6. according to claim 1 with synthetic method described in 5, it is characterised in that the alkyl halide be alkyl chloride, bromoalkane and iodine For alkane, wherein alkyl halide can be, but not limited to, following compounds: benzyl chloride, chloro-normal butane, chloro-chung butane, Isosorbide-5-Nitrae-two The chloro- 2- vinylbenzene of chlorobutane, 1- chloro-octane, 3- chloropropionate, 1-, 3- chloroethyl nitrile, 1,2- dichloroethanes, chlorinated dodecane； The bromo- 3- phenyl-propane of bromination of n-butane, chung-bromo butane, 1,4- dibromobutane, 1-, 3- bromopropionitrile, cylite, the bromo- propionic acid of 3- Methyl esters, 1- bromo ethyl phenenyl, 4- bromo butyric acid methyl ester, n-octane bromide, bromo-octadecane, diphenyl-bromomethane, 2 bromo pentane, 7- bromine heptan Acetoacetic ester, glycol dibromide；Iodo-n-butane, iodo normal octane, iododecane.
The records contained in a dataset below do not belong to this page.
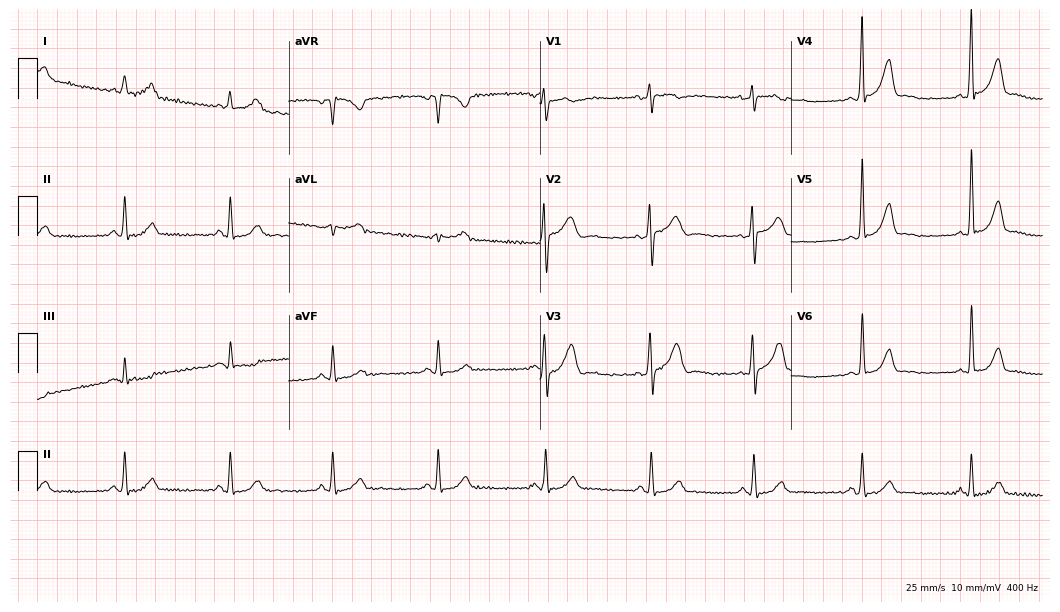
Electrocardiogram (10.2-second recording at 400 Hz), a 44-year-old male patient. Of the six screened findings (first-degree AV block, right bundle branch block, left bundle branch block, sinus bradycardia, atrial fibrillation, sinus tachycardia), none is recorded. Only these six findings were labelled.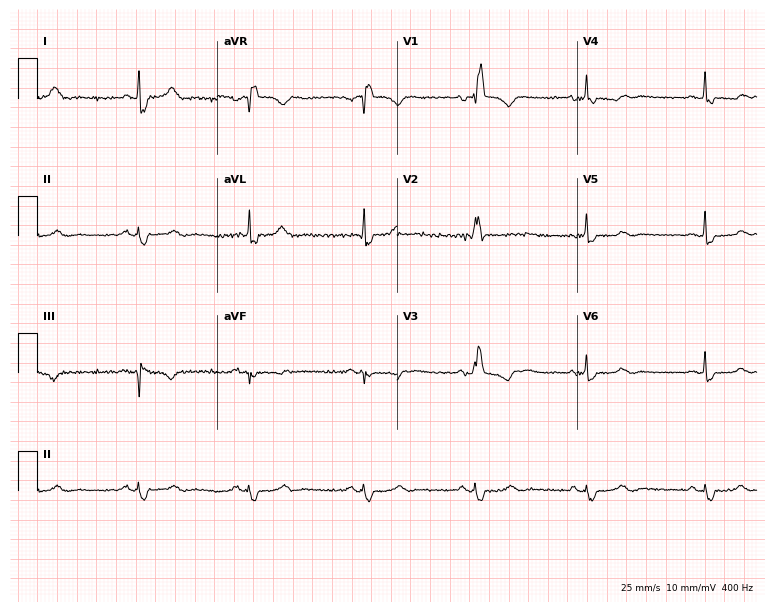
ECG — a woman, 77 years old. Screened for six findings — first-degree AV block, right bundle branch block (RBBB), left bundle branch block (LBBB), sinus bradycardia, atrial fibrillation (AF), sinus tachycardia — none is recorded. Findings outside these six are not listed.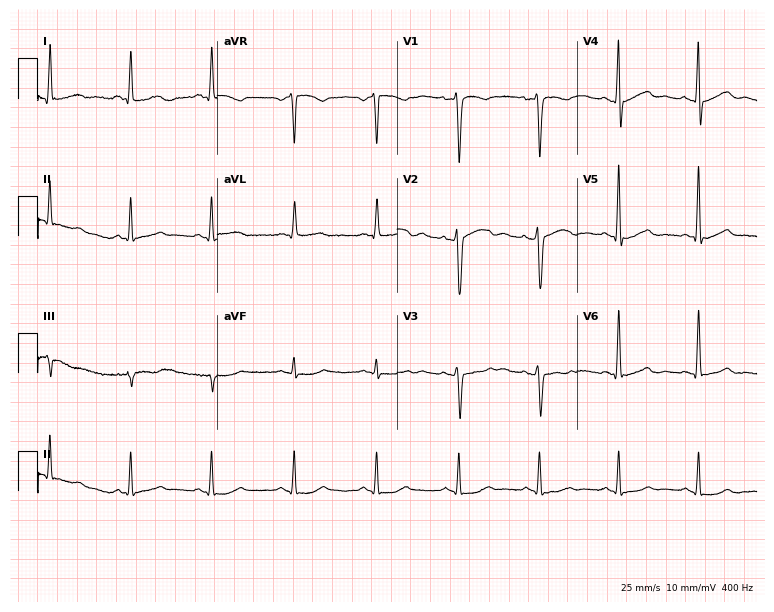
ECG — a female patient, 44 years old. Screened for six findings — first-degree AV block, right bundle branch block (RBBB), left bundle branch block (LBBB), sinus bradycardia, atrial fibrillation (AF), sinus tachycardia — none is recorded. Other findings, if any, are not listed.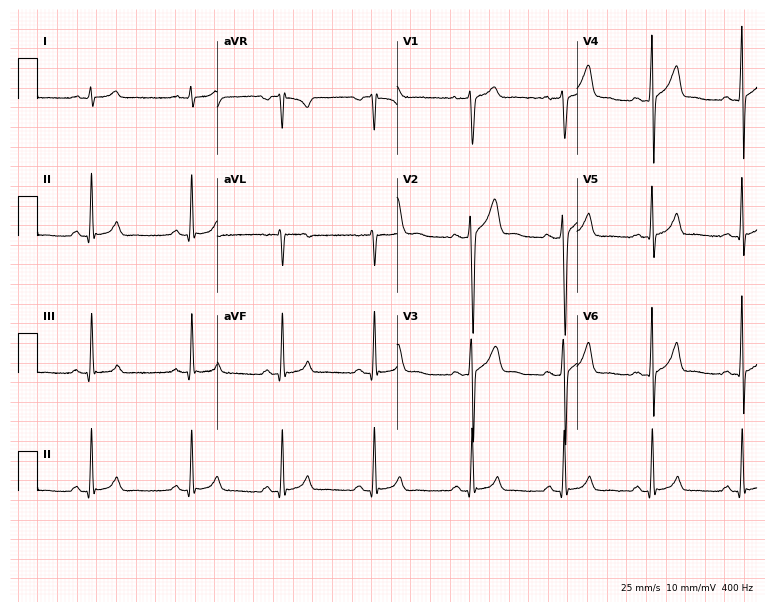
Resting 12-lead electrocardiogram. Patient: a 21-year-old male. Read as a normal ECG.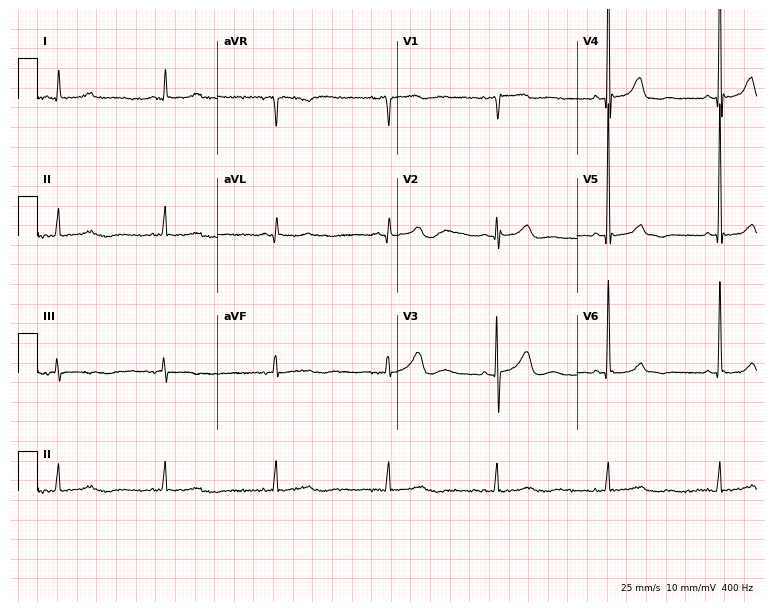
Resting 12-lead electrocardiogram. Patient: a female, 74 years old. None of these six findings is recorded: first-degree AV block, right bundle branch block (RBBB), left bundle branch block (LBBB), sinus bradycardia, atrial fibrillation (AF), sinus tachycardia. Other findings, if any, are not listed.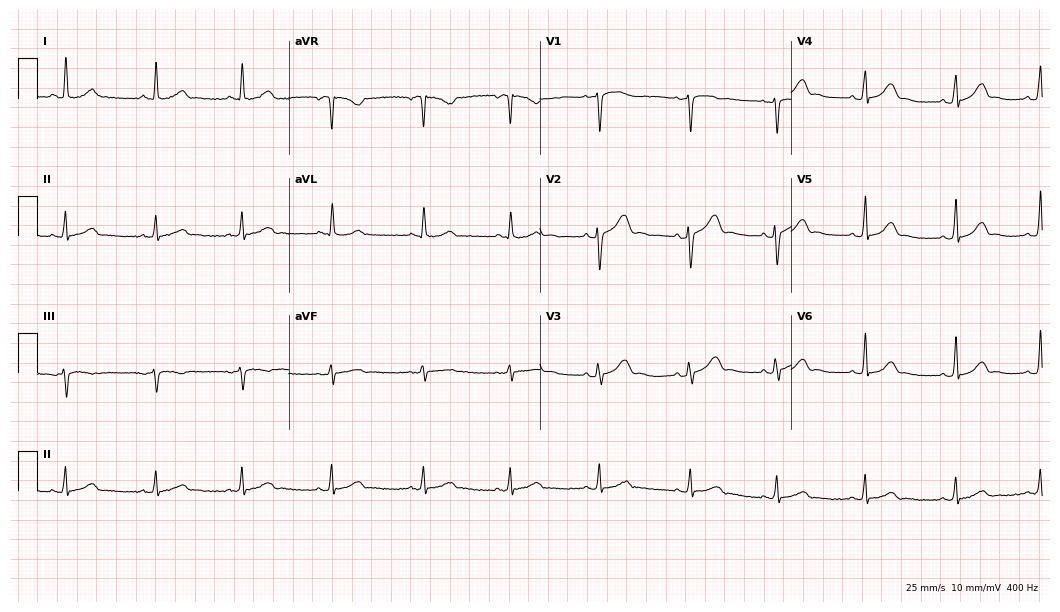
Resting 12-lead electrocardiogram (10.2-second recording at 400 Hz). Patient: a 30-year-old female. Read as a normal ECG.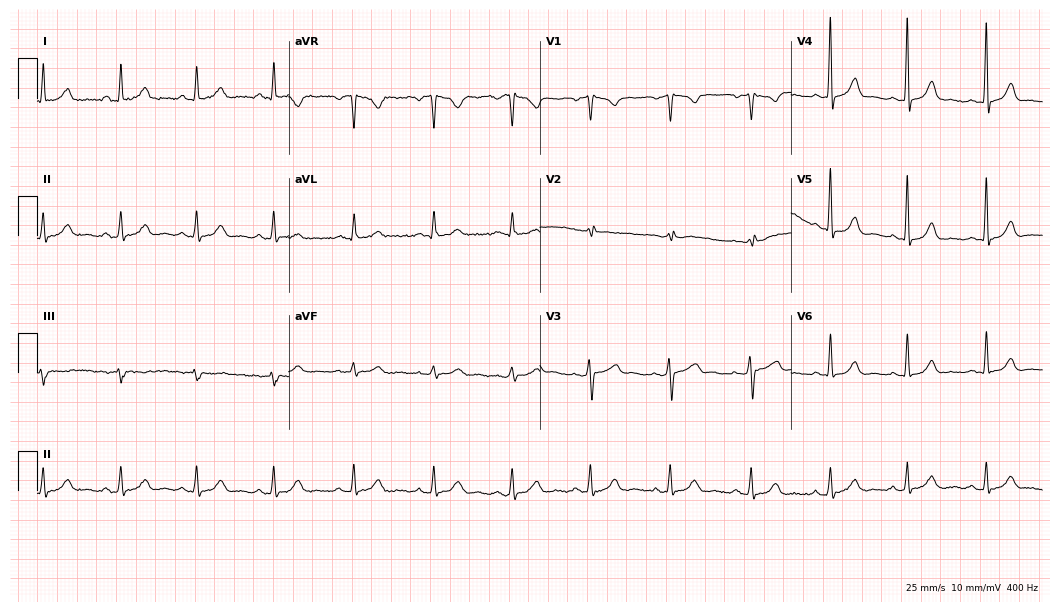
12-lead ECG from a female patient, 47 years old (10.2-second recording at 400 Hz). No first-degree AV block, right bundle branch block (RBBB), left bundle branch block (LBBB), sinus bradycardia, atrial fibrillation (AF) or sinus tachycardia recorded for this tracing.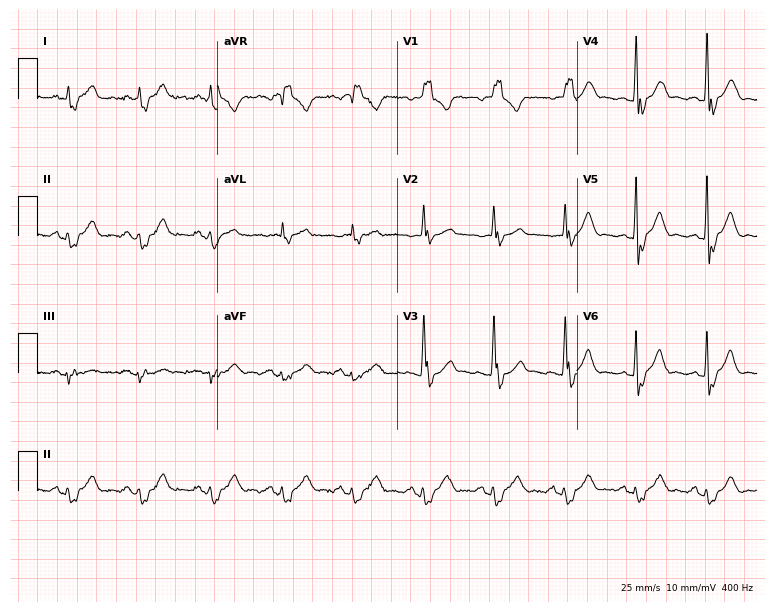
Electrocardiogram, a male patient, 69 years old. Interpretation includes right bundle branch block.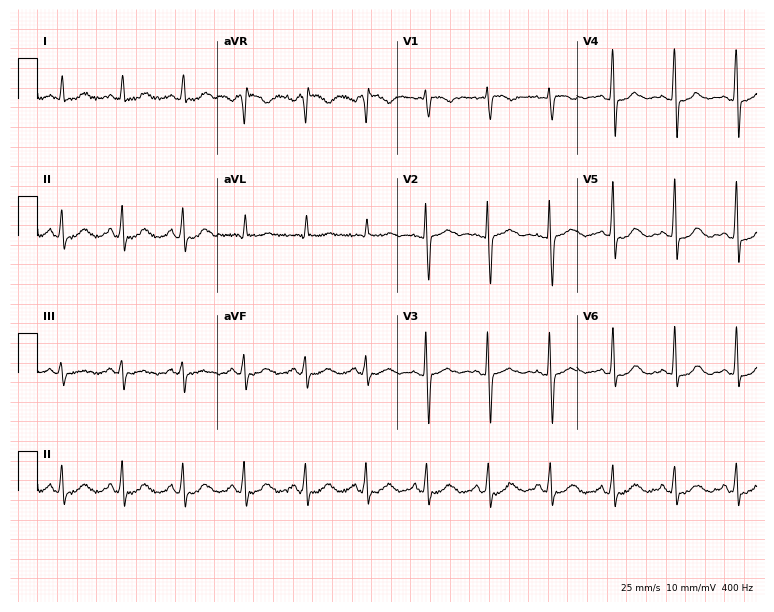
Standard 12-lead ECG recorded from a 53-year-old woman (7.3-second recording at 400 Hz). Read as a normal ECG.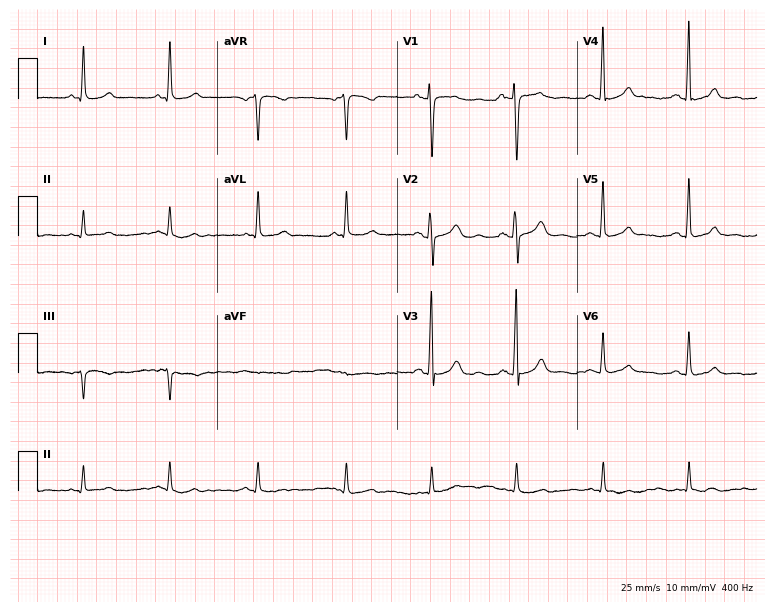
Standard 12-lead ECG recorded from a 49-year-old female patient. Read as a normal ECG.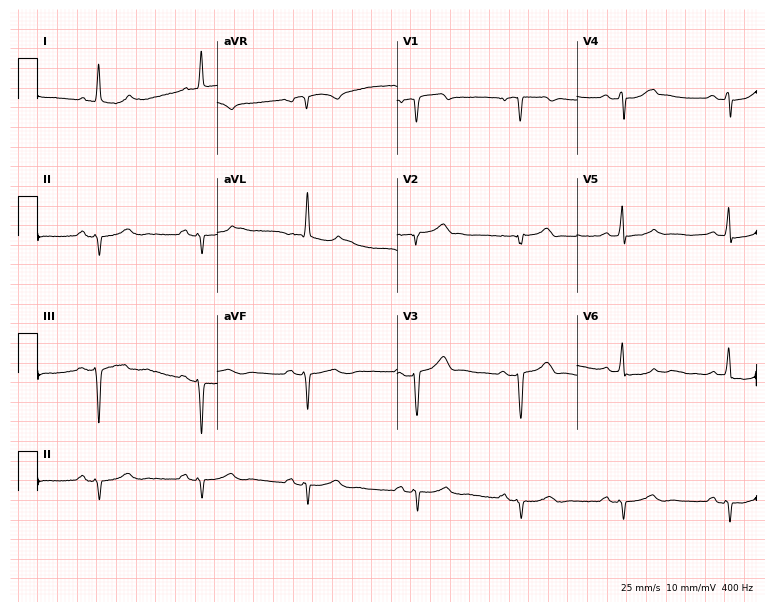
ECG — a male, 67 years old. Screened for six findings — first-degree AV block, right bundle branch block, left bundle branch block, sinus bradycardia, atrial fibrillation, sinus tachycardia — none is recorded.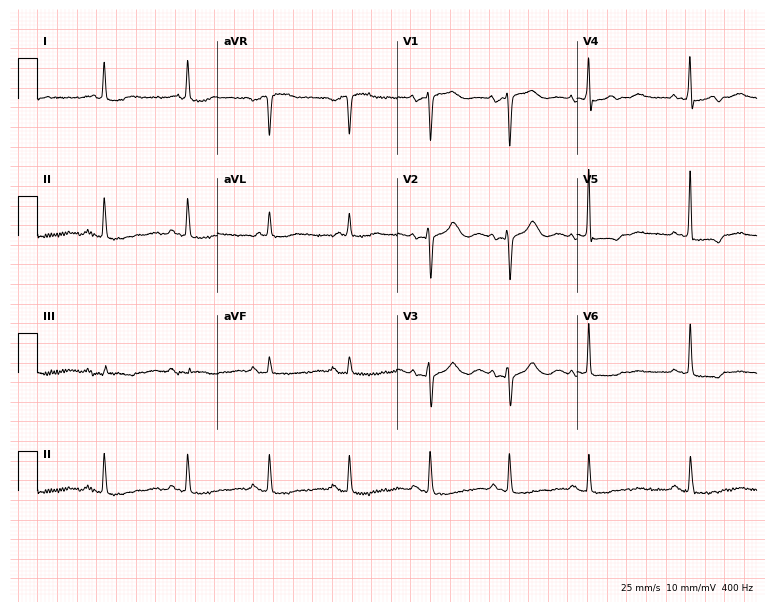
Electrocardiogram, a female patient, 81 years old. Of the six screened findings (first-degree AV block, right bundle branch block (RBBB), left bundle branch block (LBBB), sinus bradycardia, atrial fibrillation (AF), sinus tachycardia), none is recorded. Only these six findings were labelled.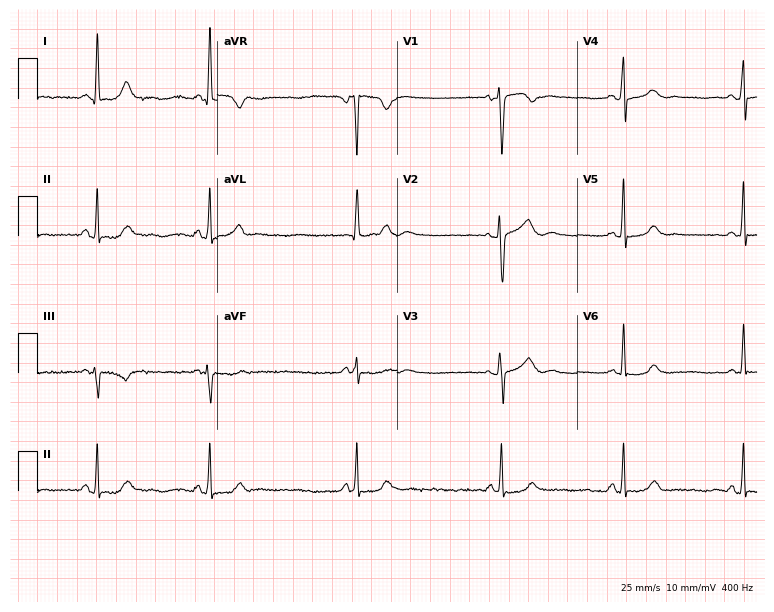
12-lead ECG from a 31-year-old woman. Shows sinus bradycardia (a sinus rate of 50 beats per minute or less).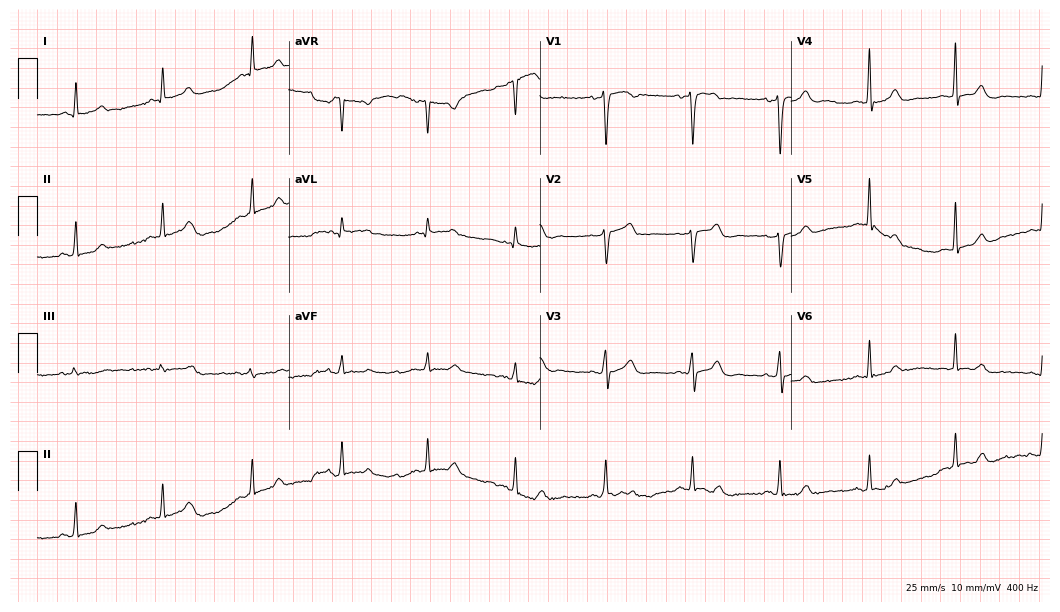
12-lead ECG from a female patient, 38 years old. Labelled as a normal ECG.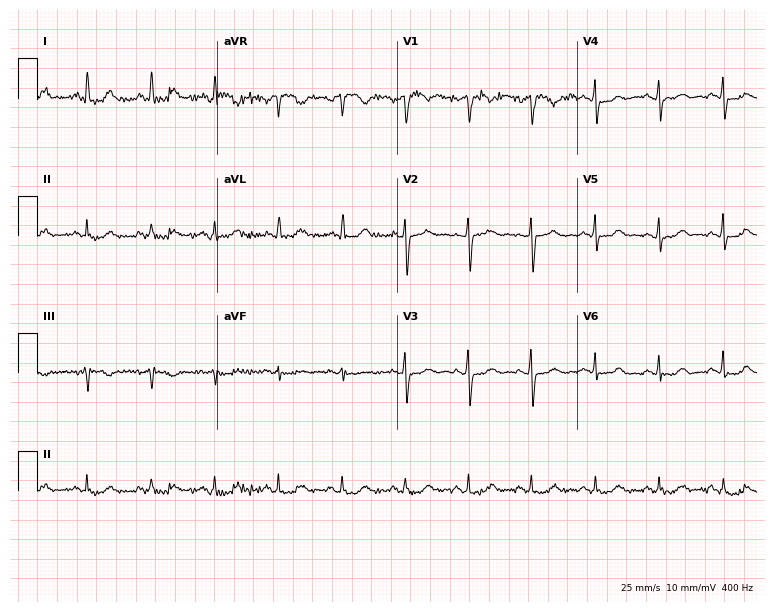
Resting 12-lead electrocardiogram (7.3-second recording at 400 Hz). Patient: a 58-year-old female. Read as a normal ECG.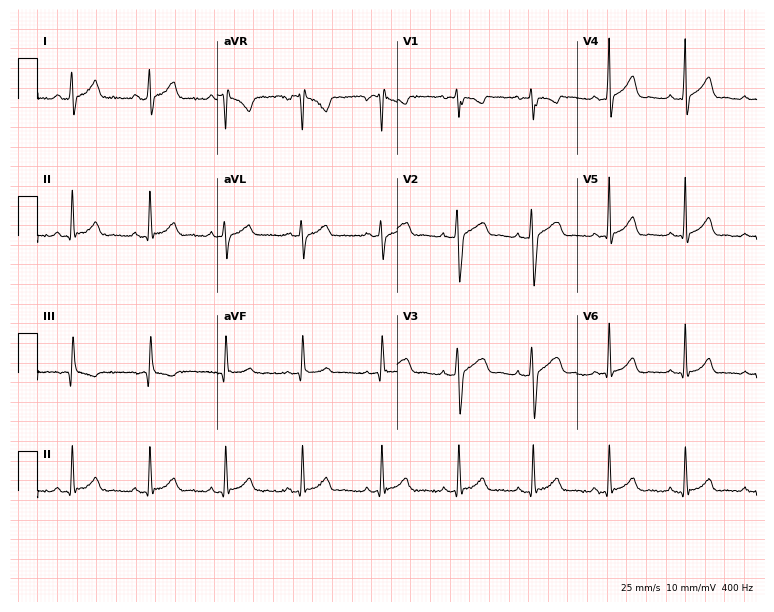
12-lead ECG (7.3-second recording at 400 Hz) from a 26-year-old female. Labelled as a normal ECG.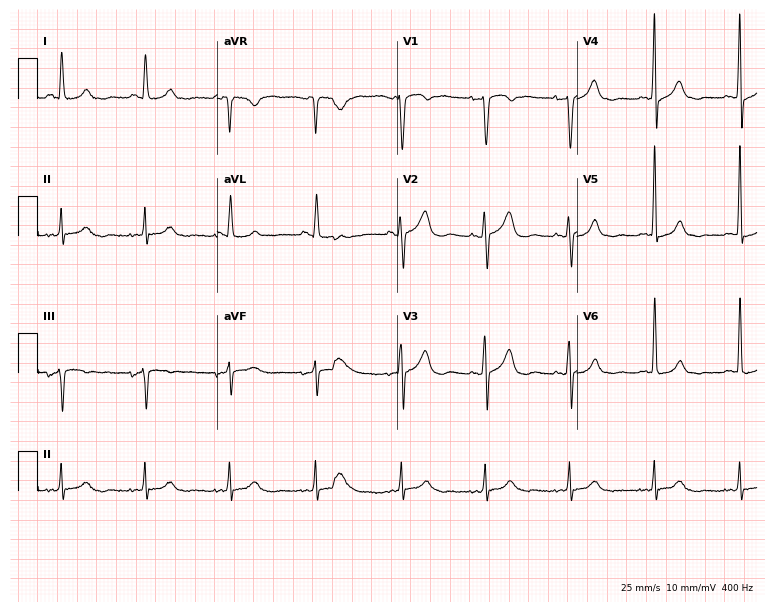
Resting 12-lead electrocardiogram (7.3-second recording at 400 Hz). Patient: a 43-year-old female. None of these six findings is recorded: first-degree AV block, right bundle branch block, left bundle branch block, sinus bradycardia, atrial fibrillation, sinus tachycardia.

7. synthetic method according to claim 1, it is characterised in that reaction temperature is 25-50 DEG C, preferably 50 DEG C.

8. synthetic method according to claim 1, it is characterised in that the reaction dissolvent is aprotic higher boiling dipole The mixed solvent of solvent and aprotic low boiling point solvent, wherein aprotic higher boiling dipole solvent is 1,3- methylimidazole Quinoline ketone, N-Methyl pyrrolidone, hexamethylphosphoramide；Low boiling point solvent is methylene chloride, chloroform, acetone, acetonitrile, four Hydrogen furans, ether.

9. according to claim 1 and synthetic method described in 6,7, it is characterised in that the ratio of the mixed solvent is aprotic The volume ratio of higher boiling dipole solvent and aprotic low boiling point solvent is 1:2-1:7, preferably 1:3.